§ **TASK OBJECTIVE**
Would you give the listing again exactly, without its images?
[DATASET EXTRACT — start]
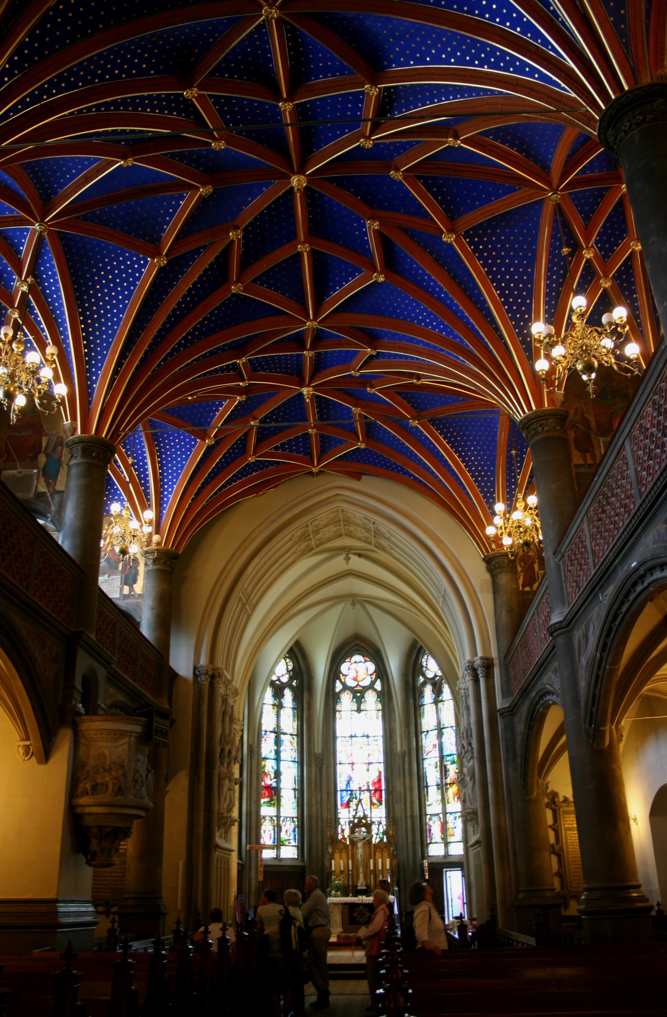 Innenansicht der Schweriner Schlosskirche, Neugstaltung 1848 - 1851, Bauherr: Großherzog Friedrich Franz II., Architekten: Ernst Friedrich Zwirner sowie August Stüler
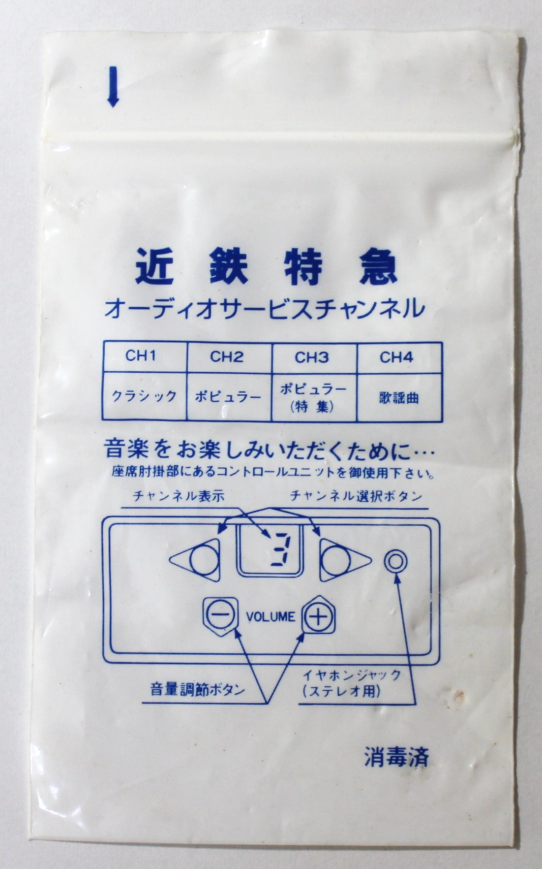 近鉄21000系電車ミュージックサービスに用いるイヤホンを収納する袋
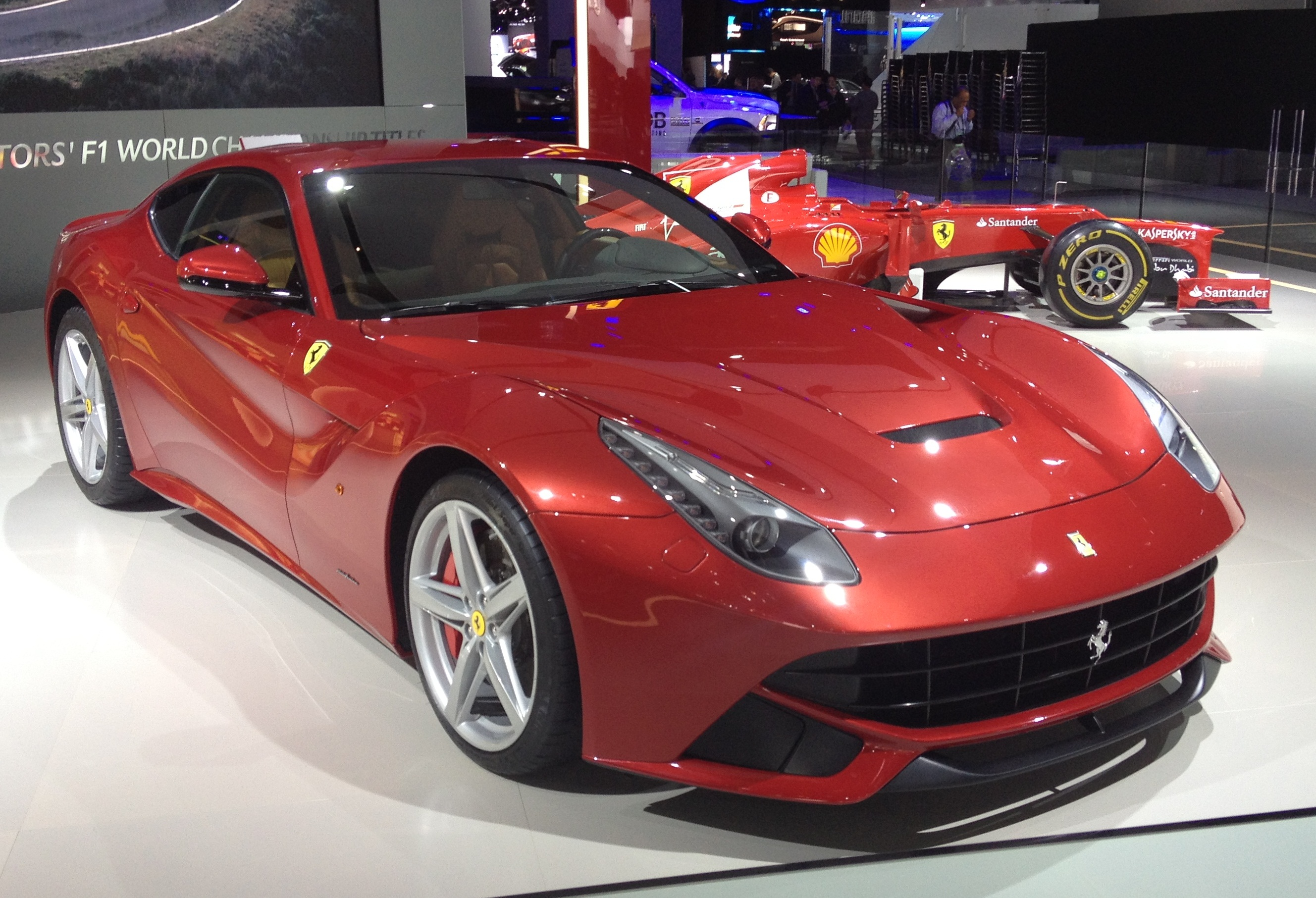 Ferrari F12berinetta premiata con il XXIII Premio Compasso d'oro ADI
[DATASET EXTRACT — finish]
§ **TASK RESPONSE**
 Innenansicht der Schweriner Schlosskirche, Neugstaltung 1848 - 1851, Bauherr: Großherzog Friedrich Franz II., Architekten: Ernst Friedrich Zwirner sowie August Stüler
 近鉄21000系電車ミュージックサービスに用いるイヤホンを収納する袋
 Ferrari F12berinetta premiata con il XXIII Premio Compasso d'oro ADI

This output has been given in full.